Là aussi la finance internationale avait misé sur ‘‘l’incapacité technique” de l’Egypte pour faire avorter cette mesure.
Mais malgré le départ massif des pilotes européens soudoyés, l’Egypte tint sa gageure parce que son esprit révolutionnaire le lui permettait.
En Algérie, on avait suivi avec passion les deux phases de cette bataille homérique.
Et ce n’est pas sans orgueil que nous avons enregistré les premières victoires.
Mais pour que Mossadegh ait pu tenir son défi jusqu’au bout, il lui eût fallu disposer d’un capital révolutionnaire dont il ne disposait pas dans son pays.
Le Toudeh ne pouvait avoir avec lui qu’une alliance d’opportunité.
Le rôle de l’Islam dans la politique iranienne ne pouvait être joué par un Islam de caricature incarné par Kachani qui s’évada de l’arène, son linceul sur la tête, juste au moment où le combat prenait une tournure décisive.
Les Fedayans-Islam, qui avaient mis fin au régime odieux de Ramzmara, semblèrent eux aussi s’effacer de la scène politique. pour céder la place à ces truands de Téhéran qui allaient mettre fin au régime de Mossadegh.
Celui-ci demeura donc seul dans l’arène avec quelques fidèles comme Hussein Fatimi, qui payera cette témérité de sa vie.

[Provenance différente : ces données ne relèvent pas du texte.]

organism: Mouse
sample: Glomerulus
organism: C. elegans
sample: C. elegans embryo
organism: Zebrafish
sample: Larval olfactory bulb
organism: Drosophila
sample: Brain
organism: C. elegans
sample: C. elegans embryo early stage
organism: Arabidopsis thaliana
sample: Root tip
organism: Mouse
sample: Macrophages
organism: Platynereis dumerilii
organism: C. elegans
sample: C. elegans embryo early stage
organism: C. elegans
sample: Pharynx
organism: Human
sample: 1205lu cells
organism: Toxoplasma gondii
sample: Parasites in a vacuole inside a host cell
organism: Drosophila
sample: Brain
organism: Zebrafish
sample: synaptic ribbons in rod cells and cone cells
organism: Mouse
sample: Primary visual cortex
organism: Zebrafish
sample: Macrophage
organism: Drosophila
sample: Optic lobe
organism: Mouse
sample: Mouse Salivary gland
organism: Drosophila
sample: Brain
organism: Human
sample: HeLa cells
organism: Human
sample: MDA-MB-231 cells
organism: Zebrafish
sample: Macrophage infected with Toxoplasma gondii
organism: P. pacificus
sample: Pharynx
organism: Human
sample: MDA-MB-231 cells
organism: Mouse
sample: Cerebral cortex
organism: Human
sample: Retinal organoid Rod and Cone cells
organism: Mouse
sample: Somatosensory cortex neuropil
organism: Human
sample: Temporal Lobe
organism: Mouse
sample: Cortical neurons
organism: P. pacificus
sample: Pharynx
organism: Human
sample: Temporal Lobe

Certes, la bataille fut d’une grandeur épique. Un technicien européen du transport qui avait pris en charge les intérêts de la New Iranian Company nous la résuma en quelques mots : ‘‘J’ai vécu, dit-il, quelques semaines extraordinaires où, dans une explosion d’orgueil national, les Persans prirent possession de la richesse de leur sol. Mais rapidement les réservoirs débordèrent et la production dut être stoppée.”
Mais la bataille aurait pu continuer malgré les réservoirs pleins et l’extraction momentanément stoppée.

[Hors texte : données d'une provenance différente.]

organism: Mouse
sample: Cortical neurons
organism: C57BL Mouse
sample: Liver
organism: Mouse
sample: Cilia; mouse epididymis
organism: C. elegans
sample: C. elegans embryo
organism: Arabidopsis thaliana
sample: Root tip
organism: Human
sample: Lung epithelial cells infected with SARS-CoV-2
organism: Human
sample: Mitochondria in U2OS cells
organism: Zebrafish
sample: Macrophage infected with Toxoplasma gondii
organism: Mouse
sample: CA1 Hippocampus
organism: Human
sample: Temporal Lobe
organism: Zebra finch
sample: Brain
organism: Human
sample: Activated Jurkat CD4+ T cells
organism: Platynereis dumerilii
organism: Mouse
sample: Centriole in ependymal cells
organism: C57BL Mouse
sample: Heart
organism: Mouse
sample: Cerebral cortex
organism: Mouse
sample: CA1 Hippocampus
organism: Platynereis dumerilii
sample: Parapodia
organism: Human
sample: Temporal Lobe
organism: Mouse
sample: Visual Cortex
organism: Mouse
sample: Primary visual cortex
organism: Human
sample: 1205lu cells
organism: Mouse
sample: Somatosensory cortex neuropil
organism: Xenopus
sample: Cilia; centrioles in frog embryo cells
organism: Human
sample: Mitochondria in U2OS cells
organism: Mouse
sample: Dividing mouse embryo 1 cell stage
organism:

Il eut fallu, pour cela, que Mossadegh eut à l’esprit une autre échelle des valeurs sociales, un autre ordre des priorités.
Un pays colonisé ou semi-colonisé comme l’Iran, ne pouvait pas vaincre le colonialisme sans avoir d’abord réduit la trahison à l’intérieur de
ses frontières. Certes, c’est la coalition des intérêts stratégiques du moment, et financiers de toujours, qui ont eu raison de Mossadegh.

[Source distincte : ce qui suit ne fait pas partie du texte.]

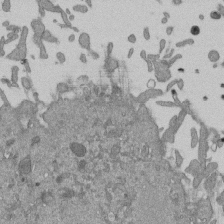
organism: Mouse
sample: ED-1 cell nuclei; centrioles
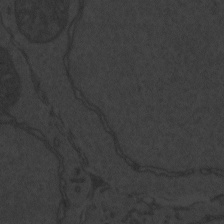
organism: Zebrafish
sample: Macrophage infected with Toxoplasma gondii
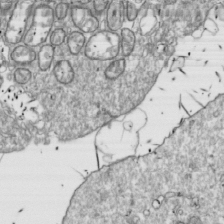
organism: Drosophila
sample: Cell division; meiosis; drosophila spermatocytes
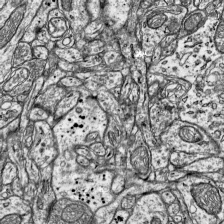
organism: Mouse
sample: Visual Cortex
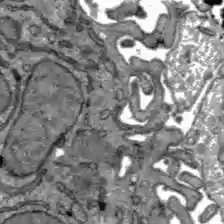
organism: C57BL Mouse
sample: Liver
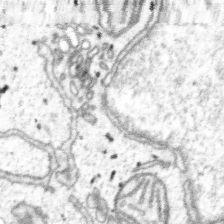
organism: Human
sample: HeLa cells
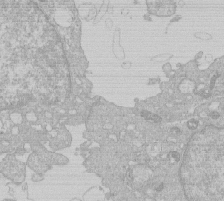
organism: Human
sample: Macrophage cells
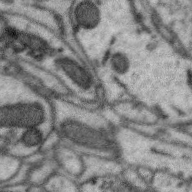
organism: Zebra finch
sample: Brain
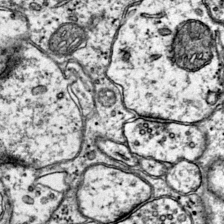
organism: Mouse
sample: Primary visual cortex
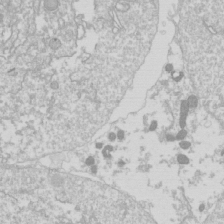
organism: Drosophila
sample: Cell division; meiosis; drosophila spermatocytes
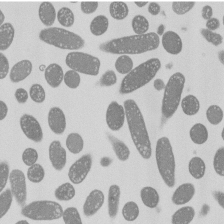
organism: E. coli
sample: Bacterial nucleoid
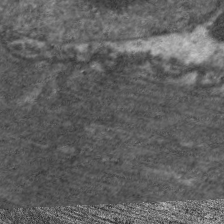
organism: C. elegans
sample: Pharynx
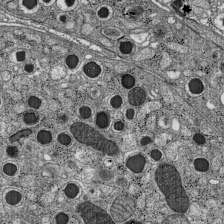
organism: C57BL Mouse
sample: Pancreatic islet
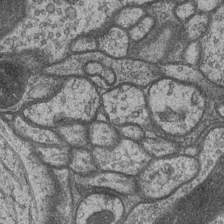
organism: Drosophila
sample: Optic medulla
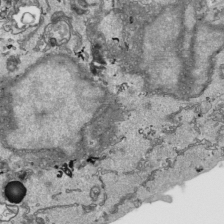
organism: Human
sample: Mitochondria in HCT116 cells
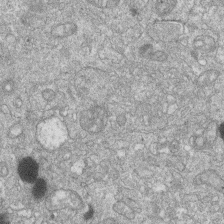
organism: Human
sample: HeLa cell HIV synapse
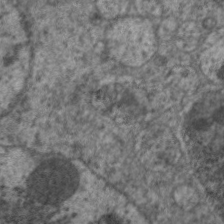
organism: C. elegans
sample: Pharynx
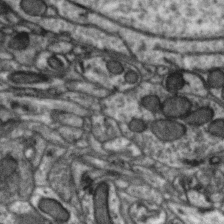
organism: Zebra finch
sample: Brain
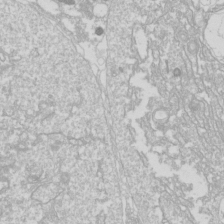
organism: Drosophila
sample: Cell division; meiosis; drosophila spermatocytes
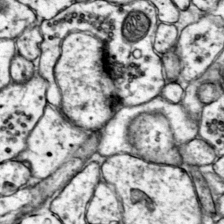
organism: Mouse
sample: Primary visual cortex
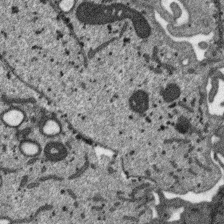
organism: Human
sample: Lung epithelial cells infected with SARS-CoV-2
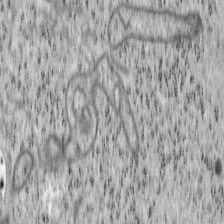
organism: Human
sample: HeLa cells
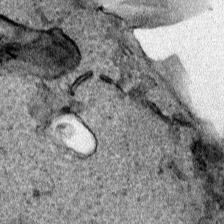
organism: Human
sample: Mitochondria in HCT116 cells

Mais cette coalition n’aurait pu cependant l’abattre, si son régime avait
une assise solide dans le pays. Si la religion n’était pas trahie par un Kachani, si l’idéal patriotique n’était pas compromis par les Fedayans, si les intellectuels iraniens avaient communié dans un pacte national solennel, il n’y aurait pas eu de truands à la solde de l’étranger, capables de renverser un gouvernement légal.
Malek Bennabi
Révolution Africaine du 02 Avril 1967.